Spacing has the same effects as limiting, by a slightly different route. Spacing is the attempt to usurp God’s sovereignty by self-crafting one’s family. By discarding month after month, our opportunities for reproduction, we are not only limiting our family size but also limiting God’s opportunities to choose the best children for us. God can, of course override our attempts at birth control. But he much prefers to cooperate with us, and does not usually choose to beat us over the head with unwanted blessings.
Ps 127, which tells us children are a heritage and reward from the Lord also warns us that “unless the Lord builds the house, its builders labor in vain.” Scripturally, your “house” is your family. The past 2 generations have been trying to build their families themselves, consulting their own goals, desires and convenience-and you see the results.
Family planning is the mother of abortion. A generation had to be indoctrinated in the ideal of planning children around personal convenience before abortion could become popular.
There is an alternative to scheming and plotting how many babies to have and when to have them. It can be summed up in 3 words: trust and obey. If God is willing to plan my family for me (and we Christians do believe that God loves us and has a wonderful plan for our lives) then why should I muddle up his plan with my ideas? Only God knows the future. Only he knows how much money we will have next year, or when I will reach menopause, or when his Kingdom will desperately need the unique talents of my yet-to-be-conceived so or daughter. Why not leave the driving to Him?
According to the Bible nobody’s present circumstances are an infallible guide to their situation next year, or even tomorrow. (jas 4:13-16)
In countries where women have no fear of conceiving, the lifetime avg for children per family is only 5-6. My experience with catholics in my neighborhood prove this. Most had 4-7. Nobody had 20 or 30. If you let God plan your family, nobody can say exactly what his plan will be—except that the blessing of an extremely large family is rare, like all special blessings.
As older children mature they will be able to help with the younger ones and take a lot of the housework off your hands. Soon the older ones will marry; so you cant expect to have dozens of children in the house at one time even if you had a super large family. While other women are having hot flashes and growing moustaches and experiencing all the delightful effects of early menopause, you will sail serenely along with your youthful complexion (although maybe not youthful waistline). While other women are smitten by empty nest syndrome and midlife crisis and all those other modern ailments affecting women whose span of motherhood only lasts to age 40, you will still have little ones who need you. When you finally start slowing down, the last will be grown, and you will be a real expert on mothering, able to lend your invaluable help with your grandchildren and the children of the younger women in the church.
It is foolish to assume that because I am fertile today I will be tomorrow. We can’t coung on the blessing of fertility lasting forever. I believe that once we start looking more realistically at our fertility, seeing it as a fragile and special blessing which many will never have and which everyone eventually loses, we will have a higher respect for babies.

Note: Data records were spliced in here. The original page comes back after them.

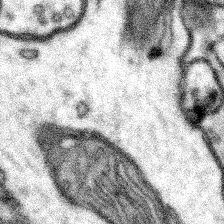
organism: Mouse
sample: Somatosensory cortex neuropil
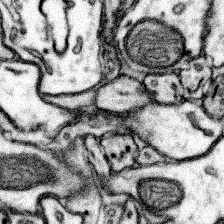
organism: Mouse
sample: Somatosensory cortex neuropil
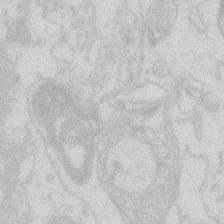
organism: Zebrafish
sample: Macrophage
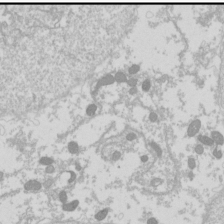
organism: Drosophila
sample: Cell division; meiosis; drosophila spermatocytes
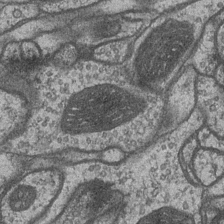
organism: Drosophila
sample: Optic medulla
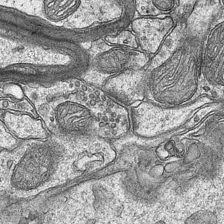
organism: Mouse
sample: CA1 Hippocampus
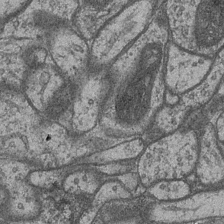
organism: Drosophila
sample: Optic medulla
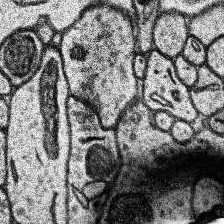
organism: Human
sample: Temporal Lobe
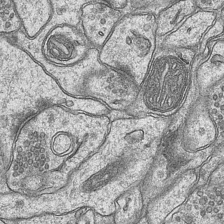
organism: Mouse
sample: CA1 Hippocampus
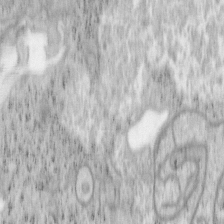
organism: Human
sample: HeLa cells
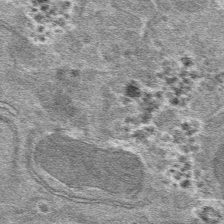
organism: Mouse
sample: Mouse hepatocytes
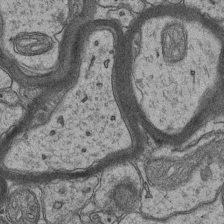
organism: Mouse
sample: CA1 Hippocampus
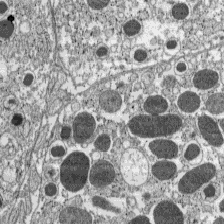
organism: C57BL Mouse
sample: Pancreatic islet
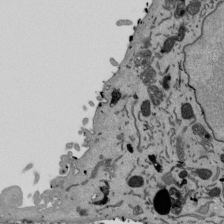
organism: Mouse
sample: ED-1 cell nuclei; centrioles
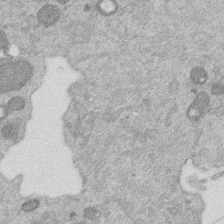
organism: Mouse
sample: Dividing mouse embryo 1 cell stage
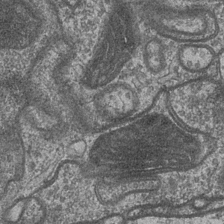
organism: Drosophila
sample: Optic medulla
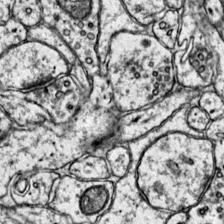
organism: Mouse
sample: Primary visual cortex
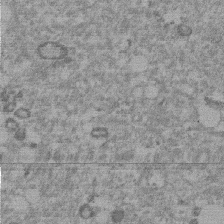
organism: Mouse
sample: Dividing mouse embryo 1 cell stage
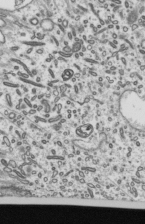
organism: Mouse
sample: Mouse epididymis efferent ductule cilia
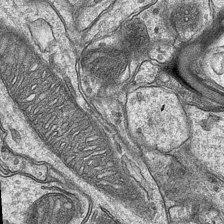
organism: Mouse
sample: CA1 Hippocampus
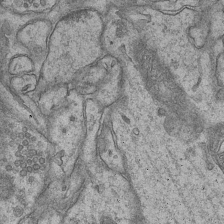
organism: Mouse
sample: CA1 Hippocampus
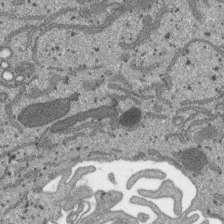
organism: Human
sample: Lung epithelial cells infected with SARS-CoV-2
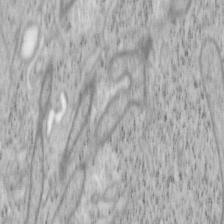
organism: Human
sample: HeLa cells
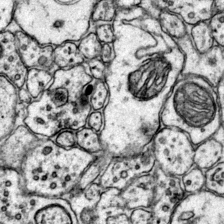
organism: Mouse
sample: Primary visual cortex
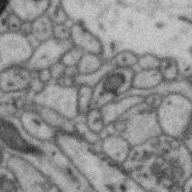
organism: Zebra finch
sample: Brain
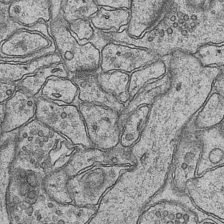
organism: Mouse
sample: CA1 Hippocampus
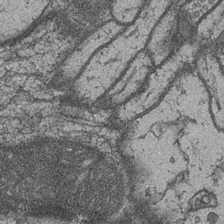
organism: Drosophila
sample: Optic medulla
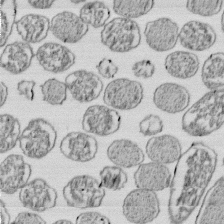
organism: E. coli
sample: Bacterial nucleoid
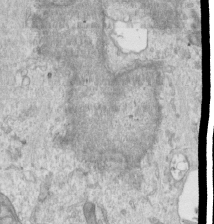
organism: Human
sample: Centriole in RPE cells
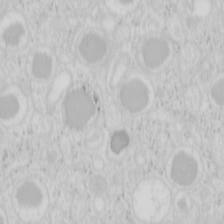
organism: Mouse
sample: Pancreas
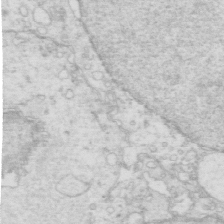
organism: Mouse
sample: Multiciliated cells
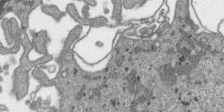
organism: Human
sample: Lung epithelial cells infected with SARS-CoV-2
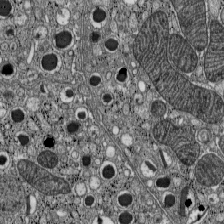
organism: C57BL Mouse
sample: Pancreatic islet
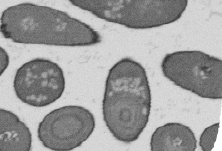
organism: B. subtilis
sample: Bacterial spore
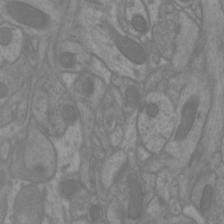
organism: Mouse
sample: Cortical neurons
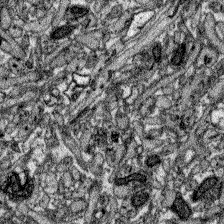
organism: Zebrafish
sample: Larval olfactory bulb
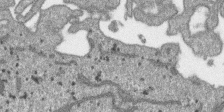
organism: Human
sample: Lung epithelial cells infected with SARS-CoV-2
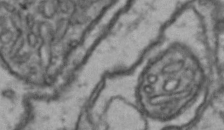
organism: Drosophila
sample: Brain
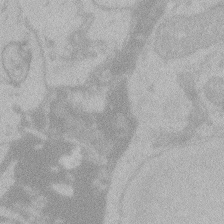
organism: Zebrafish
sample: Macrophage infected with Toxoplasma gondii
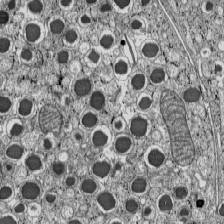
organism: C57BL Mouse
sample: Pancreatic islet
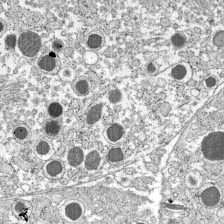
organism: C57BL Mouse
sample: Pancreatic islet
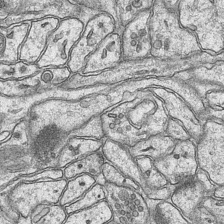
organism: Mouse
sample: CA1 Hippocampus
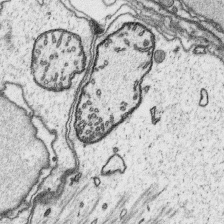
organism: Platynereis dumerilii
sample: Parapodia
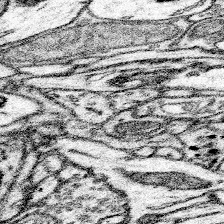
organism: Mouse
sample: Somatosensory cortex neuropil
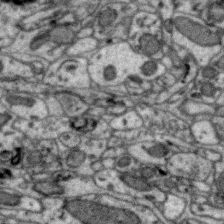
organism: Zebra finch
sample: Brain
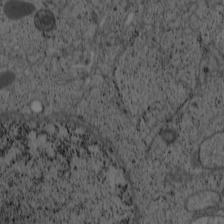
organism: African green monkey
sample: COS-7 cells
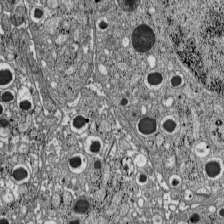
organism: C57BL Mouse
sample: Pancreatic islet
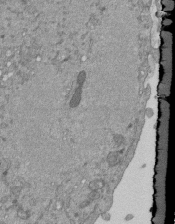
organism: Mouse
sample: ED-1 cell nuclei; centrioles
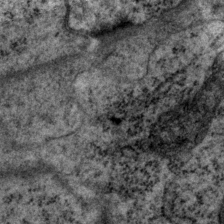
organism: P. pacificus
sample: Pharynx
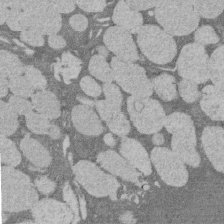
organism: Rat
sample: Salivary granule
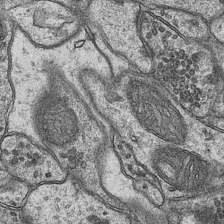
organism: Mouse
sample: CA1 Hippocampus
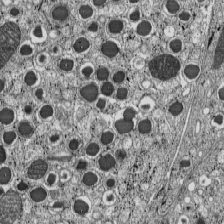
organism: C57BL Mouse
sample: Pancreatic islet
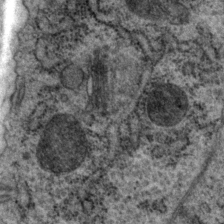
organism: P. pacificus
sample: Pharynx
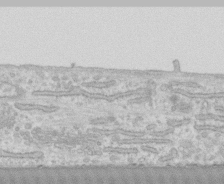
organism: Human
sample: CRL-1474
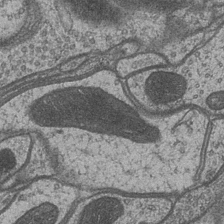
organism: Drosophila
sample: Optic medulla
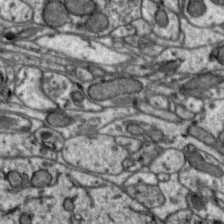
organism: Zebra finch
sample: Brain
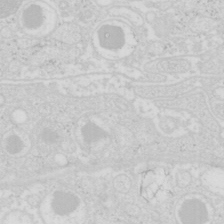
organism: Mouse
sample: Pancreas
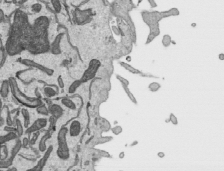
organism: Human
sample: Mitochondria in HCT116 cells
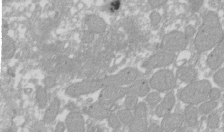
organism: Xenopus
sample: Cilia; centrioles in frog embryo cells
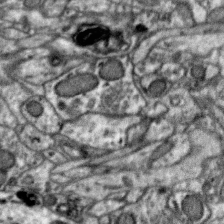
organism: Zebra finch
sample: Brain
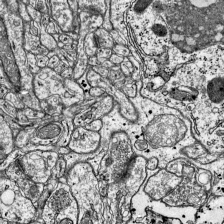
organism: Mouse
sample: Visual Cortex
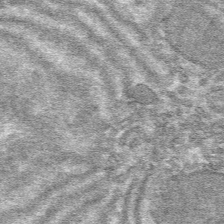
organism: Mouse
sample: Mouse hepatocytes
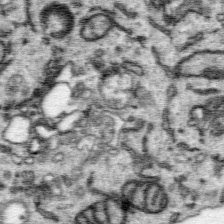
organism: Human
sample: HeLa cells
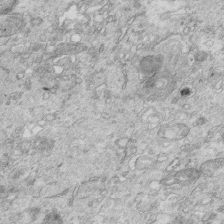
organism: Mouse
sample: Multiciliated cells
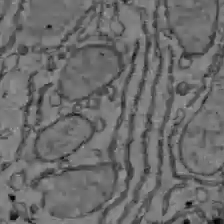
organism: C57BL Mouse
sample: Liver
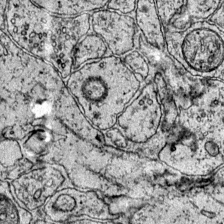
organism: Mouse
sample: Primary visual cortex
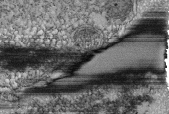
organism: Tetrahymena
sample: Cilia in tetrahymena
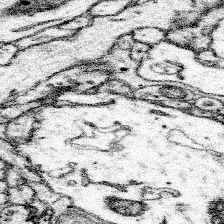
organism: Mouse
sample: Somatosensory cortex neuropil
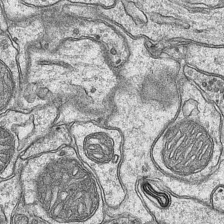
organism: Mouse
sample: CA1 Hippocampus
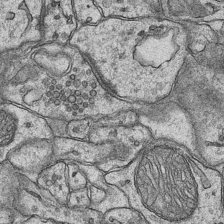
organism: Mouse
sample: CA1 Hippocampus
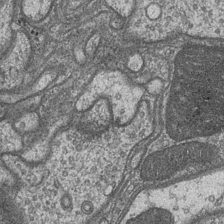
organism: Drosophila
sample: Optic medulla

If I don’t want a baby today, but do tomorrow, I may find when tomorrow comes that I have already missed my only chance.
Okay yeah so I don’t need to tell you that Eddy isn’t completely on board with this, but if he is a christian which I know he is than there is no way that the Holy Spirit will not eventually convict his heart in this area. So for those of you who read this far into my blog, pray with me for my husband please. And if you don’t agree with it, that is fine too. Afterall, you can’t really argue with scripture.